A question has been plaguing certain sectors of Hollywood: Did Meryl Streep—who collaborated with Harvey Weinstein on projects like August: Osage County and The Iron Lady—know about Harvey Weinstein’s alleged behavior of serial sexual misconduct? Was she really left in the dark, as she and others have claimed they were, about the industry’s “open secret”? Did she continue working with Weinstein knowing at least something about the accusations that were swirling around the rumor mill from young women, failing to speak up about whatever she heard? (Since the news of the accusations broke in October, Weinstein has continuously denied that anything nonconsenual occurred between him and his accusers.)
According to street art that appeared on the streets of Los Angeles Tuesday morning, the answer is yes. The posters, which show a black-and-white photograph of a smiling Streep beside a laughing Weinstein, declare that “she knew” via a red-and-white strip over her eyes (a reference to the work of artist Barbara Kruger). The posters were put up early on Tuesday in various locations relevant to Streep’s life and work: near her Pasadena home, near the SAG-AFTRA building, and across from 20th Century Fox, the studio behind her latest film The Post.

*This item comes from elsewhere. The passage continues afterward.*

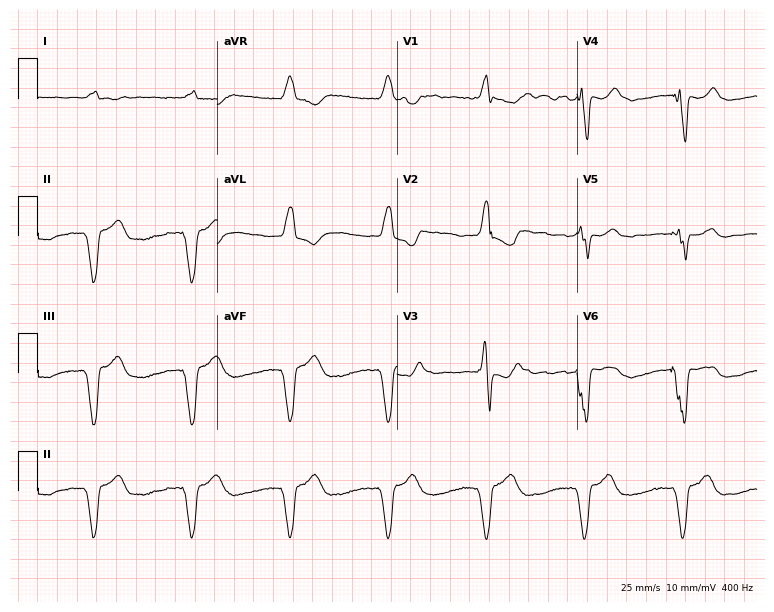
12-lead ECG from a male, 80 years old. No first-degree AV block, right bundle branch block (RBBB), left bundle branch block (LBBB), sinus bradycardia, atrial fibrillation (AF) or sinus tachycardia recorded for this tracing.

No one has claimed credit for the posters yet, but it seems the work is a response to the back-and-forth going on in the media between Streep and Rose McGowan. McGowan—who broke a nondisclosure agreement to come forward with rape allegations against Weinstein, and who previously called out Ben Affleck, who she claims she confided in, for feigning surprise—tweeted on Saturday that Streep was a hypocrite for taking part in the protest against sexual harassment and abuse that is set to occur at the Golden Globes in January. She suggested Streep and other women who worked with Weinstein should wear Marchesa, the fashion line founded by Weinstein’s estranged wife Georgina Chapman.

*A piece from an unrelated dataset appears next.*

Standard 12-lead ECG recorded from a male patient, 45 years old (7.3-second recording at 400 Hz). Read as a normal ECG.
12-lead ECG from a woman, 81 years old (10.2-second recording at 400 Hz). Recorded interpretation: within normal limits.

“Actresses, like Meryl Streep, who happily worked for The Pig Monster, are wearing black @goldenglobes in a silent protest,” wrote McGowan in a now-deleted tweet. “YOUR SILENCE is THE problem. You’ll accept a fake award breathlessly & affect no real chance. I despise your hypocrisy. Maybe you should all wear Marchesa.”
Streep was quick to condemn Weinstein’s behavior when it first became public in October but was just as quick to clarify that “not everybody knew.” Those sentiments were echoed by other powerful women including Jennifer Lawrence, Hillary Clinton, and Judi Dench. In a statement to the Huffington Post on Monday, Streep reaffirmed that she had been kept in the dark about Weinstein’s behavior, perhaps intentionally so:
It hurt to be attacked by Rose McGowan in banner headlines this weekend, but I want to let her know I did not know about Weinstein’s crimes, not in the 90s when he attacked her, or through subsequent decades when he proceeded to attack others.
I wasn’t deliberately silent. I didn’t know. I don’t tacitly approve of rape. I didn’t know. I don’t like young women being assaulted.
I didn’t know this was happening.
Streep said that Weinstein was careful to keep his alleged abuse secret from women like her, who lent him credibility by association:
Not every actor, actress, and director who made films that HW distributed knew he abused women, or that he raped Rose in the 90s, other women before and others after, until they told us. We did not know that women’s silence was purchased by him and his enablers.
HW needed us not to know this, because our association with him bought him credibility, an ability to lure young, aspiring women into circumstances where they would be hurt.
He needed me much more than I needed him and he made sure I didn’t know. Apparently he hired ex Mossad operators to protect this information from becoming public.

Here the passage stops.